Veroordeelt de verdachte tot een
taakstraf, bestaande uit een
werkstrafvoor de duur van
30 (dertig) uren, indien niet naar behoren verricht te vervangen door
15 (vijftien) dagen jeugddetentie.
Aldus gewezen door
mr. H.J. Deuring, voorzitter,
mr. L.J. Bosch en mr. E.M.J. Brink, raadsheren,
in tegenwoordigheid van mr. J. Brink, griffier,
en op 11 september 2019 ter openbare terechtzitting uitgesproken.

Voetnoten

1.Een in de wettelijke vorm door een daartoe bevoegde opsporingsambtenaar opgemaakt proces-verbaal aangifte, d.d. 9 mei 2017 (pagina's 14 en verder van een dossier met nummer [nummer] ) en een in de wettelijke vorm door een daartoe bevoegde opsporingsambtenaar opgemaakt proces-verbaal van verhoor aangeefster, d.d. 27 juli 2017 (pagina's 19 en verder van het hiervoor genoemde dossier).
2.Een in de wettelijke vorm door een daartoe bevoegde opsporingsambtenaar opgemaakt proces-verbaal van bevindingen, d.d. 27 juli 2017 (pagina's 23 en verder van het hiervoor in noot 1 genoemde dossier).

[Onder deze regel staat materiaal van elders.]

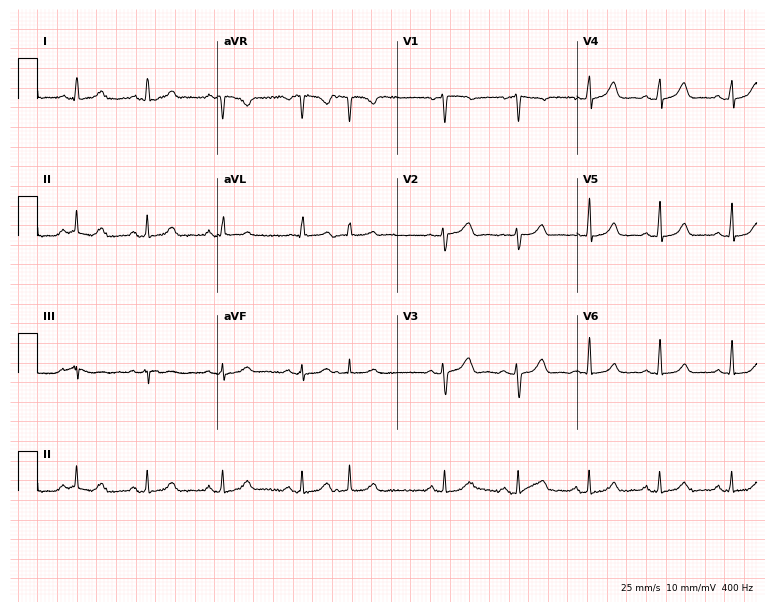
Electrocardiogram, a 55-year-old female patient. Overall reading on record: normal ECG.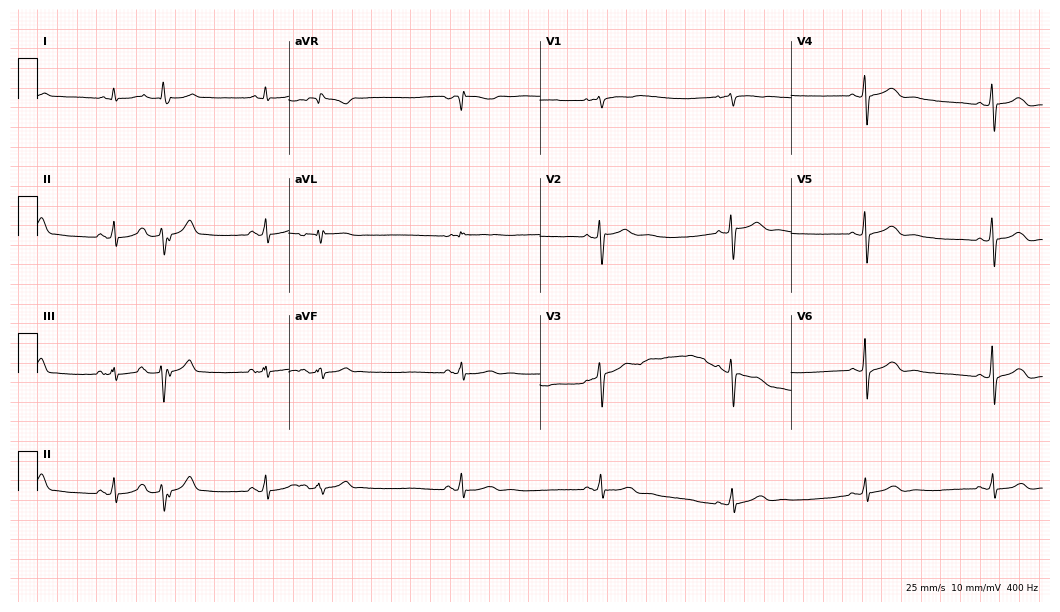
12-lead ECG from a female patient, 52 years old. Screened for six findings — first-degree AV block, right bundle branch block, left bundle branch block, sinus bradycardia, atrial fibrillation, sinus tachycardia — none is recorded.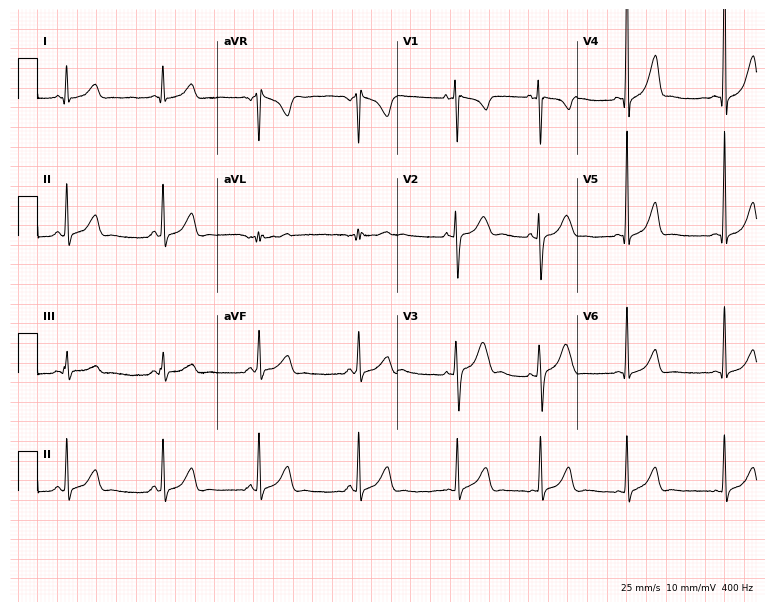
12-lead ECG (7.3-second recording at 400 Hz) from a male, 17 years old. Labelled as a normal ECG.

3.Een in de wettelijke vorm door een daartoe bevoegde opsporingsambtenaar opgemaakt proces-verbaal van verhoor minderjarige verdachte, d.d. 9 mei 2017 (pagina's 34 en verder van het hiervoor in noot 1 genoemde dossier) en het proces-verbaal van de niet in het openbaar gehouden terechtzitting van dit gerechtshof, meervoudige kamer voor strafzaken, op 10 juli 2019.